Retype the records below exactly as they stand, omitting the pictures.

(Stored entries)
++++++

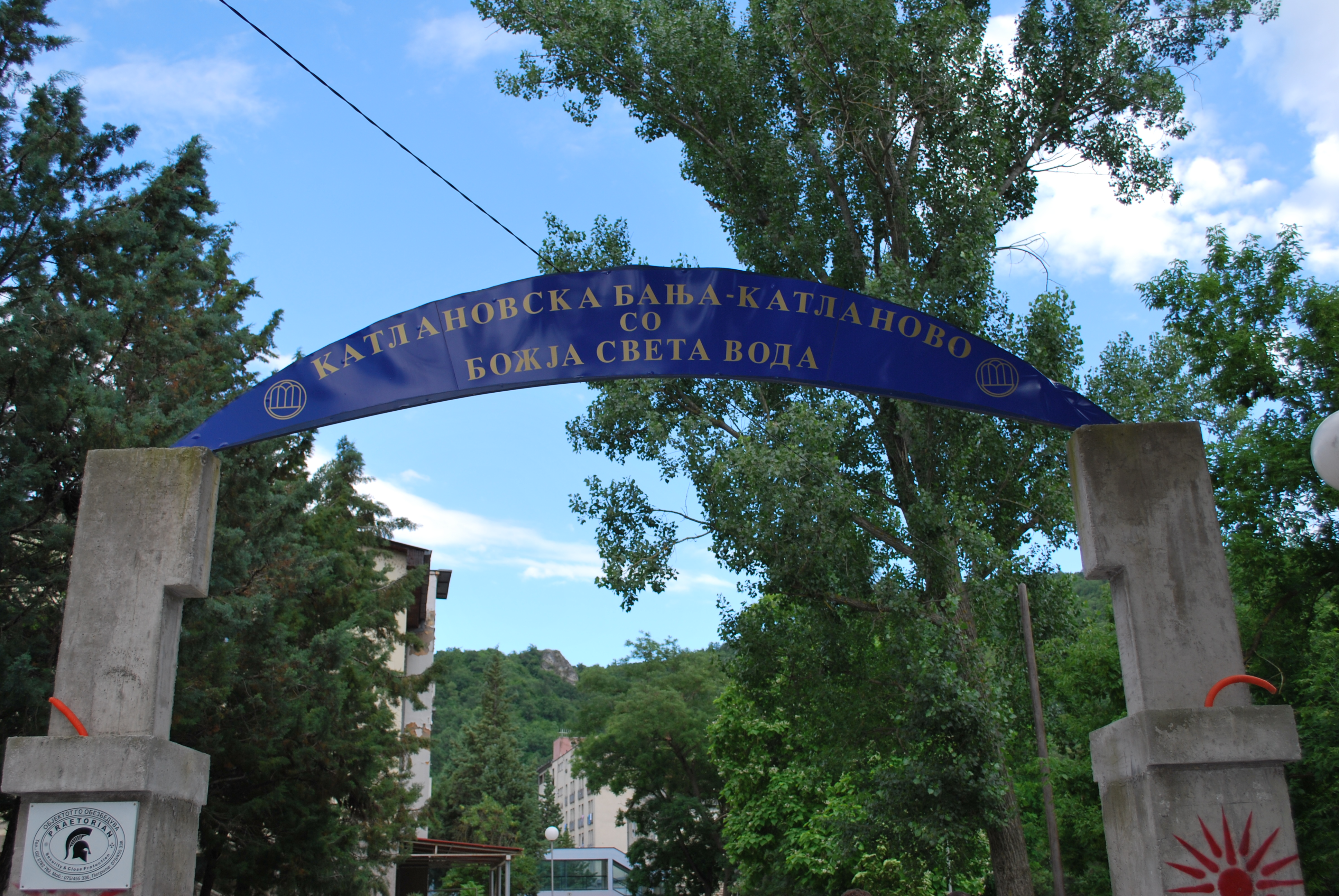 Катлановска Бања - Скопје
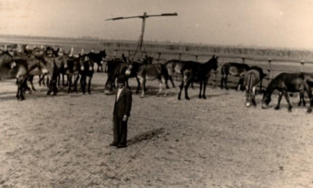 Muli del Centro di Allevamento Quadrupedi di Portovecchio (Mirandola)
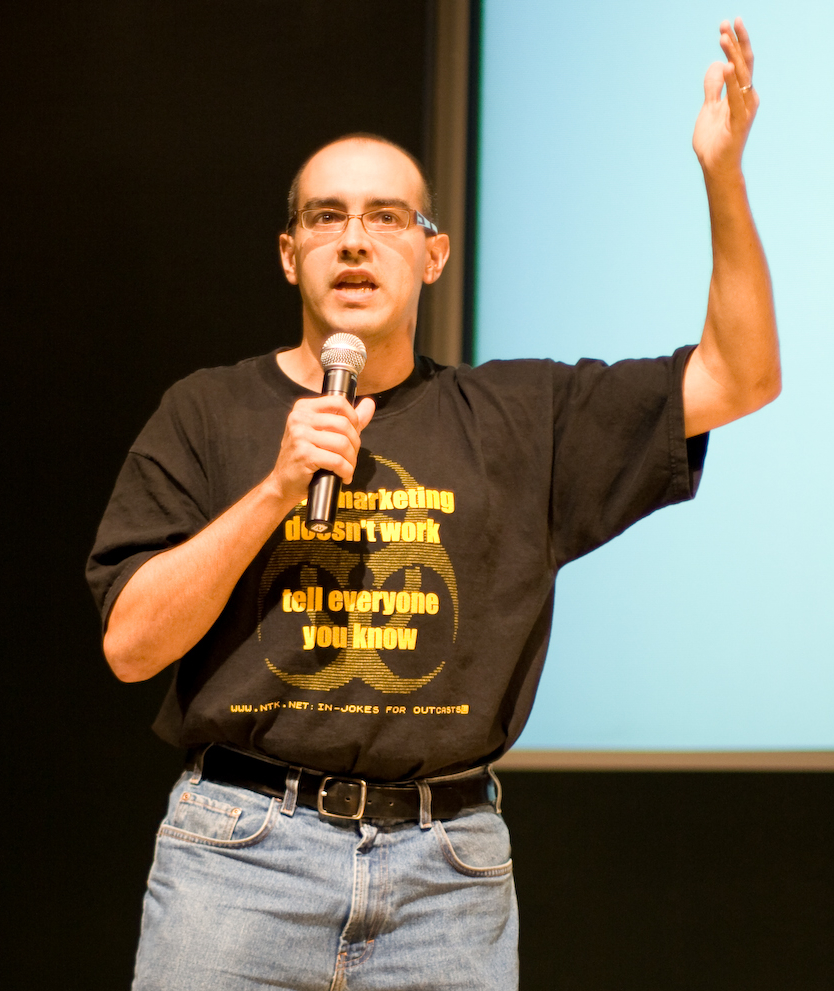 Gnomedex 2007 - Dave McClure
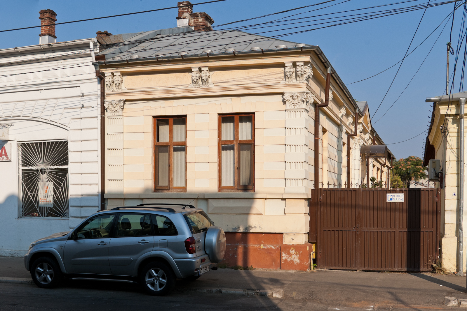 Fotografia prezinta casa cu atelier de tăbăcar, de pe str. Sfânta Vineri 27, vazuta dinspre E.
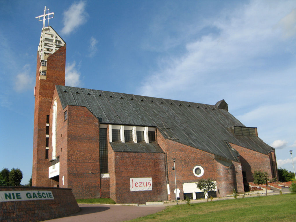 Sanktuarium Miłosierdzia Bożego w Łomży
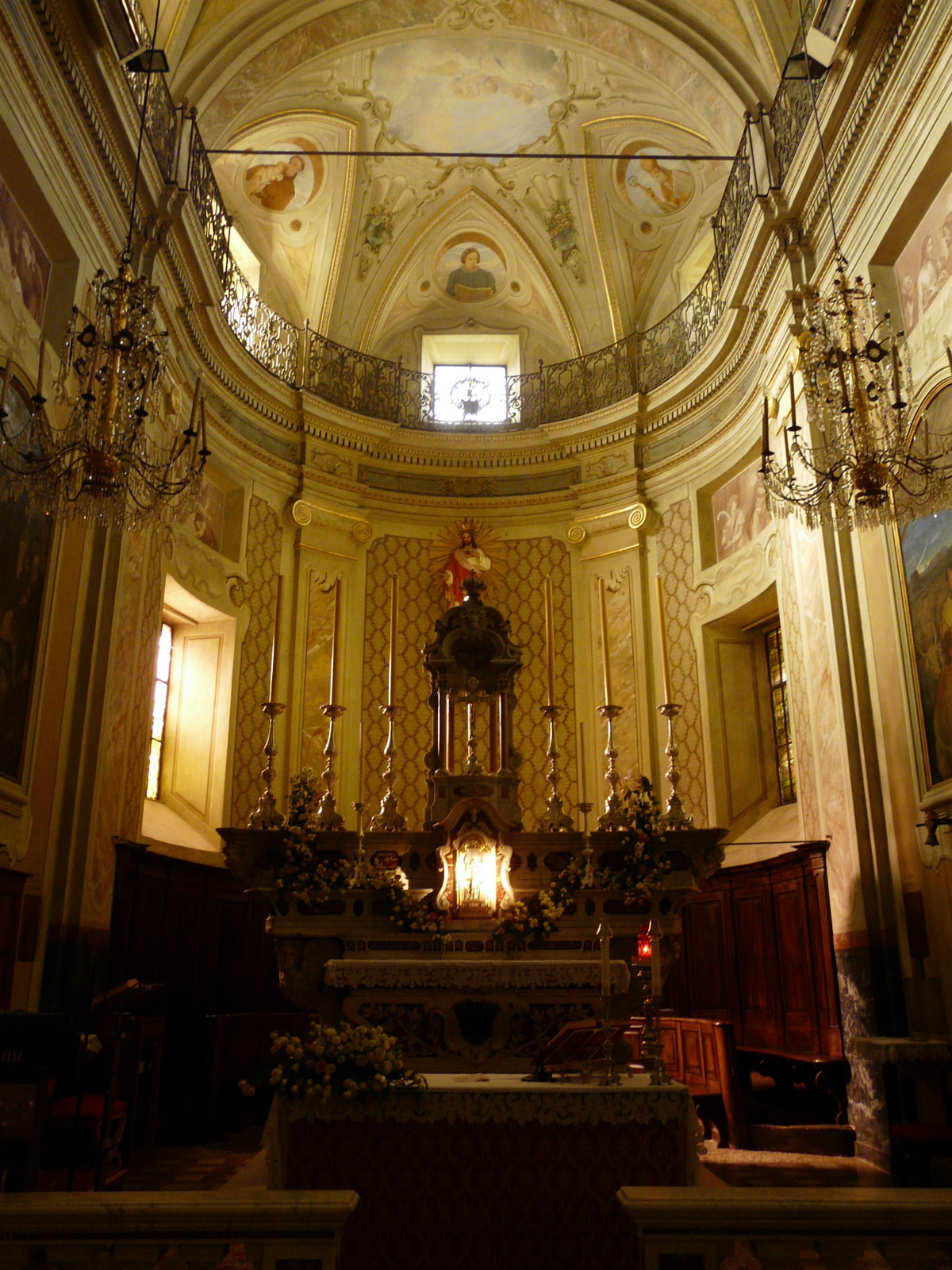 L'altare maggiore della chiesa di San Pietro apostolo, Savignone, Liguria, Italia
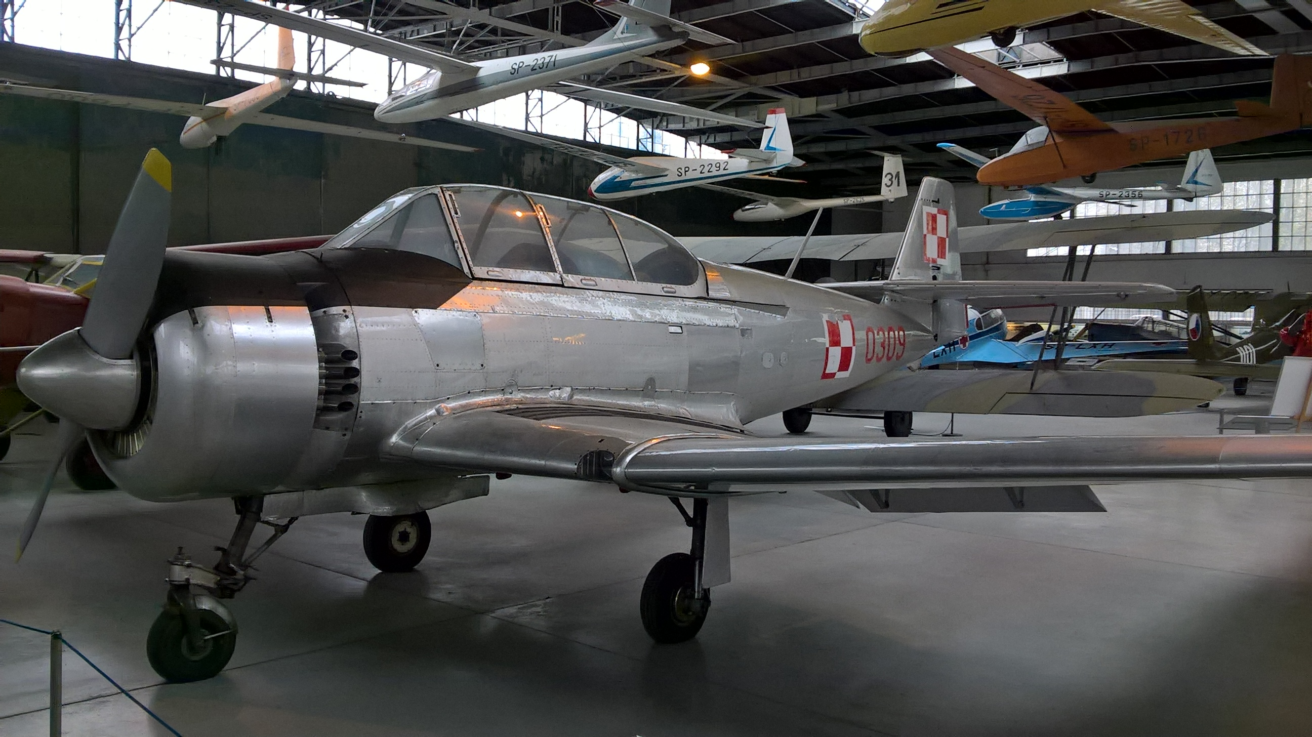 Polski samolot szkolno-treningowy TS-8 Bies z 1958 r. eksponowany w Muzeum Lotnictwa Polskiego w Krakowie.
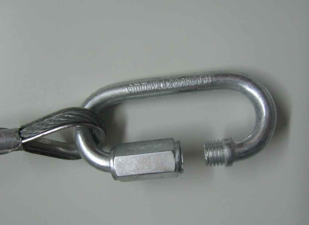 Schnellverbindungsglied als Safety
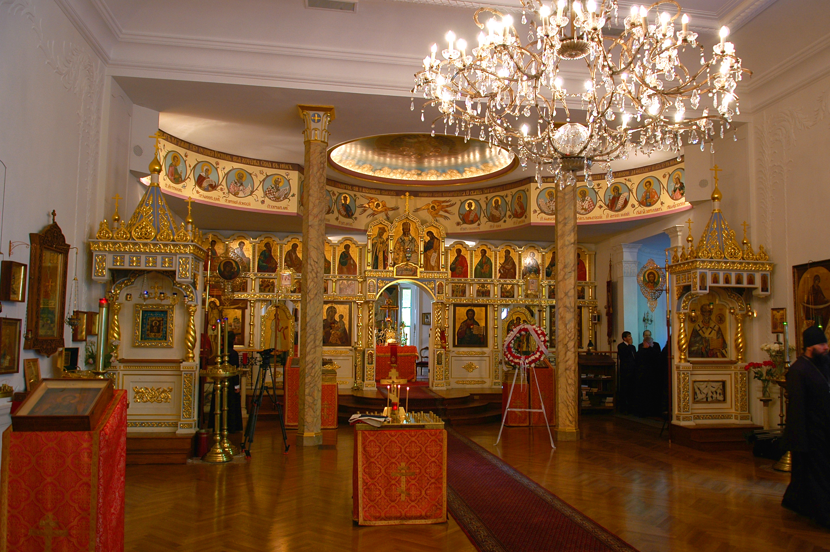 Знаменский собор Русской Зарубежной Церкви в Нью-Йорке.
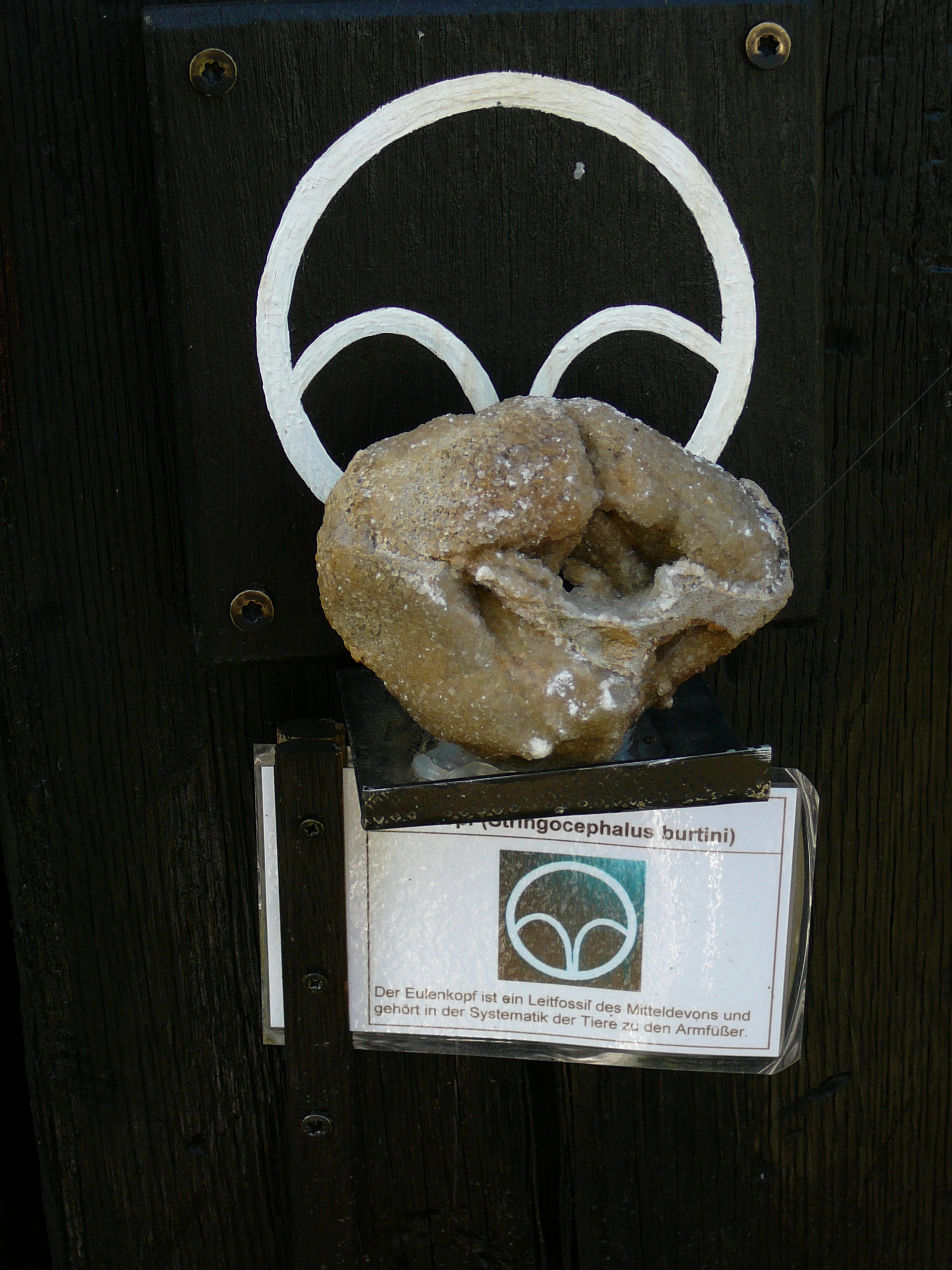 Geologischer Lehrpfad, Heinhauser Weg, Haan
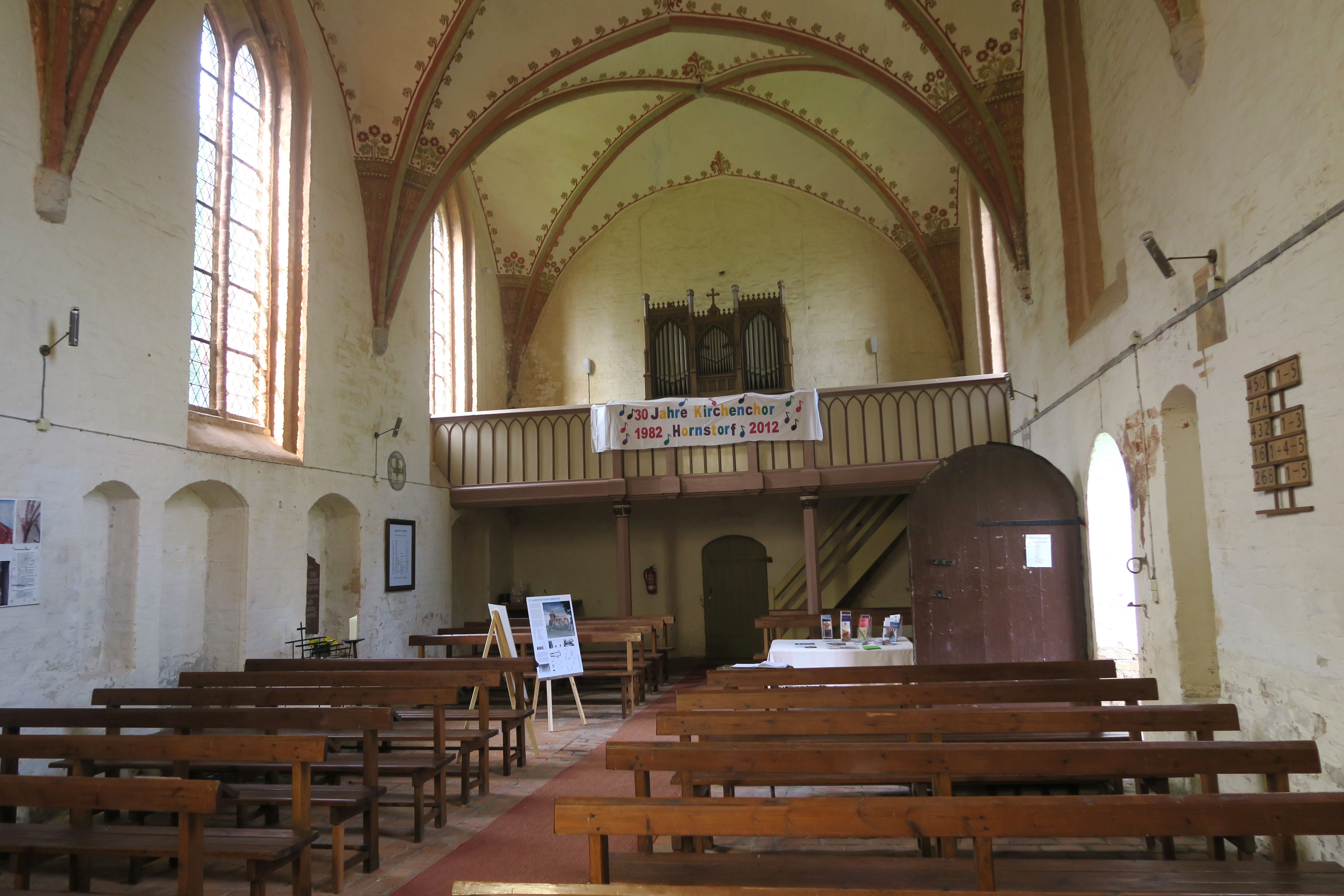 Innenraum mit Bestuhlung und Orgelempore von Dorfkirche St. Laurentius in Hornstorf
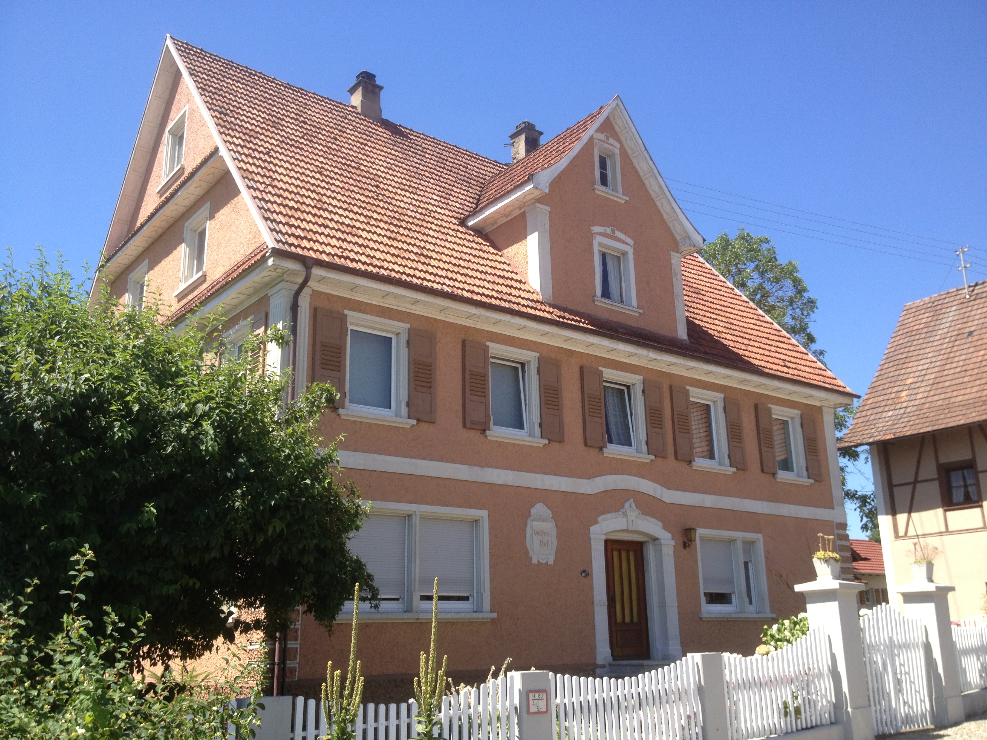 Deutschland - Baden-Württemberg - Bodenseekreis - Friedrichshafen - Ailingen: Wolfenhof

++++++

* SOLUTION:
 Катлановска Бања - Скопје
 Muli del Centro di Allevamento Quadrupedi di Portovecchio (Mirandola)
 Gnomedex 2007 - Dave McClure
 Fotografia prezinta casa cu atelier de tăbăcar, de pe str. Sfânta Vineri 27, vazuta dinspre E.
 Sanktuarium Miłosierdzia Bożego w Łomży
 L'altare maggiore della chiesa di San Pietro apostolo, Savignone, Liguria, Italia
 Polski samolot szkolno-treningowy TS-8 Bies z 1958 r. eksponowany w Muzeum Lotnictwa Polskiego w Krakowie.
 Schnellverbindungsglied als Safety
 Знаменский собор Русской Зарубежной Церкви в Нью-Йорке.
 Geologischer Lehrpfad, Heinhauser Weg, Haan
 Innenraum mit Bestuhlung und Orgelempore von Dorfkirche St. Laurentius in Hornstorf
 Deutschland - Baden-Württemberg - Bodenseekreis - Friedrichshafen - Ailingen: Wolfenhof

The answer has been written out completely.